The researchers tested the system by looking at the database where scientists deposit new SARS-CoV-2 genetic sequences and analyzing them every week from Sept. 16, 2020, to Nov. 23, 2021. During that period it spotted every variant of concern, except for one, on average 58 days before the WHO flagged it.
For variants Alpha to Mu, the researchers said, their early warning system was able to tell the variant was concerning when there were on average just 25 cases recorded in the database, compared to more than 1,500 cases by the time of WHO designation. For Omicron, the researchers said, the system flagged the variant immediately, finding it had the highest “immune escape” score of any of the 70,000 variants that had been analyzed during the study period.
Notably, the Delta variant was the one WHO “variant of concern” that the early warning system failed to accurately predict. The BioNTech and InstaDeep researchers attribute this to two possible factors. One is that one-quarter of their method is focused on changes to the spike protein that might enable it to evade antibodies. But it is known that antibodies continue to bind well with the Delta variant’s spike protein. Delta’s high transmissibility and ability to cause more severe disease seem to stem from mutations in other parts of the virus, the researchers said.

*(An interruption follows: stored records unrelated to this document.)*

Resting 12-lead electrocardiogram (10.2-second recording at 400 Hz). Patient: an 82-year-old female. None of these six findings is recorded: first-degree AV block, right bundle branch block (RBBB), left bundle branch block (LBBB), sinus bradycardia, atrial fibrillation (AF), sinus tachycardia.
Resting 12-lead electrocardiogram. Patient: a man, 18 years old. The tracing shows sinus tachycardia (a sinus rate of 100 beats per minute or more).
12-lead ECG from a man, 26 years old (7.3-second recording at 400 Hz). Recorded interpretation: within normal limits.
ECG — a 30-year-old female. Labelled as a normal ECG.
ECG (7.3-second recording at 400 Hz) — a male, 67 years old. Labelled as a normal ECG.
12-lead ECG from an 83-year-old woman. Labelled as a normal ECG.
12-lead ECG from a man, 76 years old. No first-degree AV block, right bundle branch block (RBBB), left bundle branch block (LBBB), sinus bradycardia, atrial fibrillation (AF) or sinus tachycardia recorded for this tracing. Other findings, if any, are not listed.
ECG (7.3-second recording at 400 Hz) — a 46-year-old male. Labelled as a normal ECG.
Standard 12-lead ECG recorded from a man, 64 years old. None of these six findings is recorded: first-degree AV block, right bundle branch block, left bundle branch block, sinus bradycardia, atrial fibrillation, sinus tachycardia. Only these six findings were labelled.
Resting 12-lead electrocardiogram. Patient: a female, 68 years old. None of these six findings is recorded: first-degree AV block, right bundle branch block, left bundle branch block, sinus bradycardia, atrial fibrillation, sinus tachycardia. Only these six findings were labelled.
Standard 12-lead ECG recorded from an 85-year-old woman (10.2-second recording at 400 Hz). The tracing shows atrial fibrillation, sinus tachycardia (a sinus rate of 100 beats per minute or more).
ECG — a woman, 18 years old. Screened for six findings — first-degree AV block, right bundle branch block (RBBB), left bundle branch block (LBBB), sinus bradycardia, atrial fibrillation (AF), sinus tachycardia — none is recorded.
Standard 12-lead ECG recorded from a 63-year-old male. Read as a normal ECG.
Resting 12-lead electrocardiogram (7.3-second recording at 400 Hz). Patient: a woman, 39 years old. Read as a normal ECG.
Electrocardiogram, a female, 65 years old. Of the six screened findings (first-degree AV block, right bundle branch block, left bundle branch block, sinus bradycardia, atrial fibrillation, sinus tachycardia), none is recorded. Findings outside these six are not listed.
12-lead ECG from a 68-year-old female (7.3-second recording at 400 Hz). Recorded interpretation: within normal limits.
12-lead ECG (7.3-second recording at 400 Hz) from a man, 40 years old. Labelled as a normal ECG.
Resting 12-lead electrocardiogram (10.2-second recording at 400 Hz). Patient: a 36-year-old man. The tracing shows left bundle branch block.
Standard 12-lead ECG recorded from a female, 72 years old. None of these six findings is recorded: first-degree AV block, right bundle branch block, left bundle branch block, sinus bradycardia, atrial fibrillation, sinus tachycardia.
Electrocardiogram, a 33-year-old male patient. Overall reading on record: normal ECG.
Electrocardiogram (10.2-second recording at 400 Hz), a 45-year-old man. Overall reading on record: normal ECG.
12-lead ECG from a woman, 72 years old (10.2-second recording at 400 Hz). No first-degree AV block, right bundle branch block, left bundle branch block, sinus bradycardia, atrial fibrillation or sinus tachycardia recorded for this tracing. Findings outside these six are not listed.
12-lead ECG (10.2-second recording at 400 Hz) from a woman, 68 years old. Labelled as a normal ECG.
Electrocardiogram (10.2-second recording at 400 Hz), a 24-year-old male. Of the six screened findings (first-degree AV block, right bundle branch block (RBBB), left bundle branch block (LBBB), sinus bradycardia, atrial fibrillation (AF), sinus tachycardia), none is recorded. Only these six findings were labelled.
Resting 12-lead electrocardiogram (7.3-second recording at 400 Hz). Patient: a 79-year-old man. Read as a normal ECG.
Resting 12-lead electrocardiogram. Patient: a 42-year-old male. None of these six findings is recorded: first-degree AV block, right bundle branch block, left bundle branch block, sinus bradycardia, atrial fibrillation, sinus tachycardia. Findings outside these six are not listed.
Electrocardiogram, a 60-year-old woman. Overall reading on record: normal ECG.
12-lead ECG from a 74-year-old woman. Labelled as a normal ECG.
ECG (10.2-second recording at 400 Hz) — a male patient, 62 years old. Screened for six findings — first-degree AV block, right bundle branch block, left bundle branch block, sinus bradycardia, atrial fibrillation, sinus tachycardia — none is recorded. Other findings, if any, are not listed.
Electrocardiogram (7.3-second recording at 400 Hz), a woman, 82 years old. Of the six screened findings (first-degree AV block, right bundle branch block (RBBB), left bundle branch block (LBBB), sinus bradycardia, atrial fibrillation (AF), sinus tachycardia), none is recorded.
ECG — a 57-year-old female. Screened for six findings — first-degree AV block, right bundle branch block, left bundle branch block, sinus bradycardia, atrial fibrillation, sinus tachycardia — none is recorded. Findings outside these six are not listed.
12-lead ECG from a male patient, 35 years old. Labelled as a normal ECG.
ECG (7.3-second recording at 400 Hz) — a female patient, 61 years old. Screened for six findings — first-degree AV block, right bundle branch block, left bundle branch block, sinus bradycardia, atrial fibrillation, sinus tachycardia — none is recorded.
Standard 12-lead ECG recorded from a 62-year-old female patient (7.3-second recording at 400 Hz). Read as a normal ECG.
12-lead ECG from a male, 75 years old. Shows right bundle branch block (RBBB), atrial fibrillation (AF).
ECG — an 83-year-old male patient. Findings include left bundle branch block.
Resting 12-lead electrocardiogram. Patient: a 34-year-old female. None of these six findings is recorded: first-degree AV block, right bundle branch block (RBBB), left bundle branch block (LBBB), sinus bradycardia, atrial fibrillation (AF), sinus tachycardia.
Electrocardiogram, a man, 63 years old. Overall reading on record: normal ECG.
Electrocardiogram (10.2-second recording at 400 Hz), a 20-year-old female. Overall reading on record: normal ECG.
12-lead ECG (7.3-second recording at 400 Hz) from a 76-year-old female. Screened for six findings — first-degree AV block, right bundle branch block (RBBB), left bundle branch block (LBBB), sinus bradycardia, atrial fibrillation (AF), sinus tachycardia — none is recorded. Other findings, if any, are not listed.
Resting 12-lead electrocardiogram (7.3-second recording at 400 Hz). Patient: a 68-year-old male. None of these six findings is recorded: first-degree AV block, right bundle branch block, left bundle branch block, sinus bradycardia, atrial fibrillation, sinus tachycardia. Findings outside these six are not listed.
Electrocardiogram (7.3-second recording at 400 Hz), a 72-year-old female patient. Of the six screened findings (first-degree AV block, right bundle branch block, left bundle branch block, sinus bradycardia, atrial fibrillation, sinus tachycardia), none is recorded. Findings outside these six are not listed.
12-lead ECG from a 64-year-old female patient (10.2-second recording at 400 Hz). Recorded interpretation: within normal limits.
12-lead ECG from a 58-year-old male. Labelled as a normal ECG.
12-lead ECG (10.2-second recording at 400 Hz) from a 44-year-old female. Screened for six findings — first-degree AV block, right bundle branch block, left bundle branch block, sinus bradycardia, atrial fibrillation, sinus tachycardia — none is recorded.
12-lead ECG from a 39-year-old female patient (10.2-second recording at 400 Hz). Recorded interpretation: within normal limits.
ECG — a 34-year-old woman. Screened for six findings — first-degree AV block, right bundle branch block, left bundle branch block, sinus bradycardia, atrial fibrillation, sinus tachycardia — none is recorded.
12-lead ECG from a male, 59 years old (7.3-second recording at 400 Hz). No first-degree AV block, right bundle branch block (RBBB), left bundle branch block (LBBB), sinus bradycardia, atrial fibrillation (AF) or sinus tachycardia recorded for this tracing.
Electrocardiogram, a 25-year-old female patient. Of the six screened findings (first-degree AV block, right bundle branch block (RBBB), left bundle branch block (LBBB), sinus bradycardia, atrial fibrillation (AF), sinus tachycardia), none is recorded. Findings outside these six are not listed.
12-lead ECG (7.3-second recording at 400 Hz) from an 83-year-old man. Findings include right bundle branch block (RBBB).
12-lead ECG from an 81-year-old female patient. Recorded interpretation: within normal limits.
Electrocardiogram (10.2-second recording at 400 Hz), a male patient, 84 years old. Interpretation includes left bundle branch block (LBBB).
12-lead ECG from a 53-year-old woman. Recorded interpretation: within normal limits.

Also, the Delta variant first emerged in India, which conducts relatively little genomic sequencing compared to the vast number of infections in the country. This might mean the limited genomic sequence data available was “insufficient to fully describe the epidemiological landscape in time,” the researchers said. They also said Indian government restrictions on the export of biological data might have restricted key sequence information from reaching the global databases that the researchers used to back-test their early warning system.